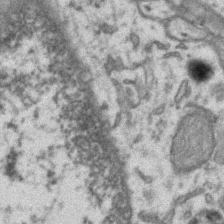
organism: Mouse
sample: CA1 Hippocampus
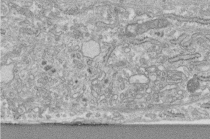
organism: Human
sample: Centriole in fibroblast cells
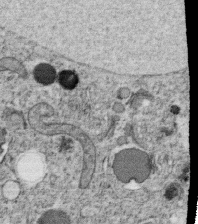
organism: C. elegans
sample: C. elegans oocyte; sperm cells
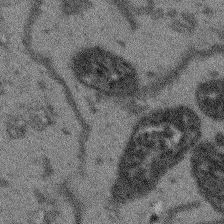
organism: Arabidopsis thaliana
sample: Root tip
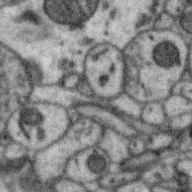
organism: Zebra finch
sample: Brain
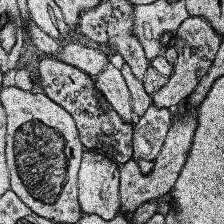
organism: Human
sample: Temporal Lobe
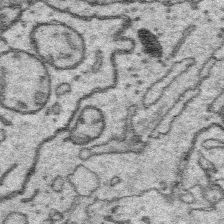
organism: Platynereis dumerilii
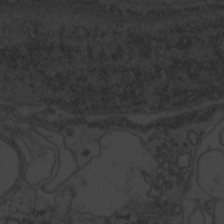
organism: Zebrafish
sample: Macrophage infected with Toxoplasma gondii
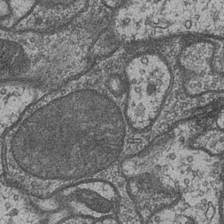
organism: Drosophila
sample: Optic medulla
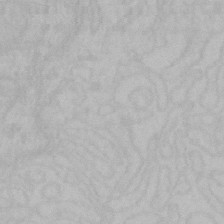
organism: Mouse
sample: Choroid plexus
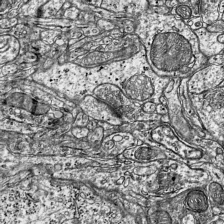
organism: Mouse
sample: Visual Cortex
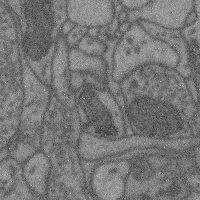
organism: Mouse
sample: Cerebral cortex
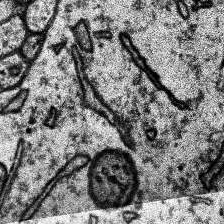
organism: Human
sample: Temporal Lobe
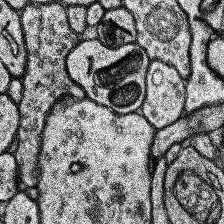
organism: Human
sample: Temporal Lobe
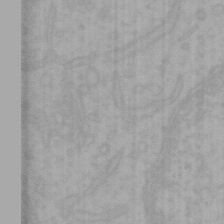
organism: Mouse
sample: Choroid plexus
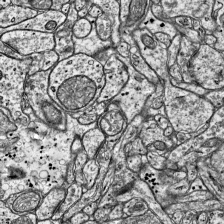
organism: Mouse
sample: Visual Cortex
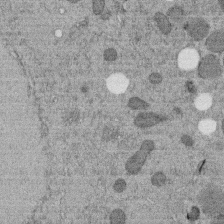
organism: C. elegans
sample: C. elegans embryo early stage
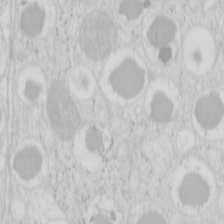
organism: Mouse
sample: Pancreas
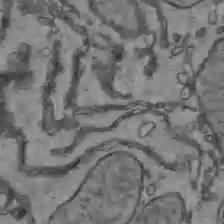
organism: C57BL Mouse
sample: Liver
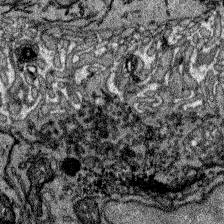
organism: Zebrafish
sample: Larval olfactory bulb
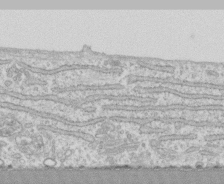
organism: Human
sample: CRL-1474
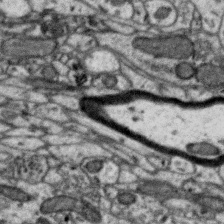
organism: Zebra finch
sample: Brain
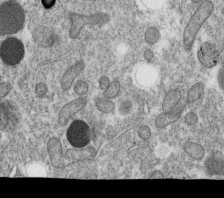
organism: C. elegans
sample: C. elegans oocyte; sperm cells
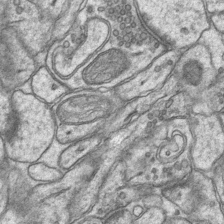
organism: Mouse
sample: CA1 Hippocampus
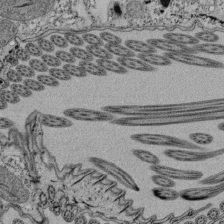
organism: Tetrahymena
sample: Cilia in tetrahymena
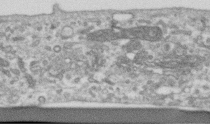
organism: Human
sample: Centriole in RPE cells
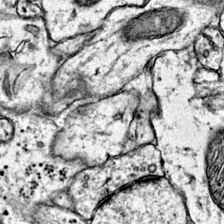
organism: Mouse
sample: Primary visual cortex
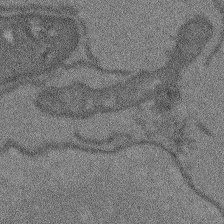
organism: Arabidopsis thaliana
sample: Root tip
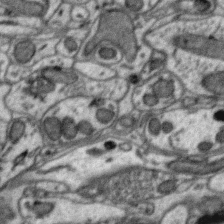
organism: Zebra finch
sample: Brain
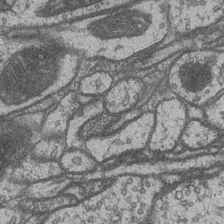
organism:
■ ■ ■ ■ ■
**Instructions to follow**
Using the material above, restate word for word the lines from the line that has "organism: Drosophila" to the last line, inclusive, with pictures omitted.

**Output for this task**
organism: Drosophila
sample: Optic medulla
organism: Mouse
sample: Choroid plexus
organism: Mouse
sample: Visual Cortex
organism: Mouse
sample: Cerebral cortex
organism: Human
sample: Temporal Lobe
organism: Human
sample: Temporal Lobe
organism: Mouse
sample: Choroid plexus
organism: Mouse
sample: Visual Cortex
organism: C. elegans
sample: C. elegans embryo early stage
organism: Mouse
sample: Pancreas
organism: C57BL Mouse
sample: Liver
organism: Zebrafish
sample: Larval olfactory bulb
organism: Human
sample: CRL-1474
organism: Zebra finch
sample: Brain
organism: C. elegans
sample: C. elegans oocyte; sperm cells
organism: Mouse
sample: CA1 Hippocampus
organism: Tetrahymena
sample: Cilia in tetrahymena
organism: Human
sample: Centriole in RPE cells
organism: Mouse
sample: Primary visual cortex
organism: Arabidopsis thaliana
sample: Root tip
organism: Zebra finch
sample: Brain
organism:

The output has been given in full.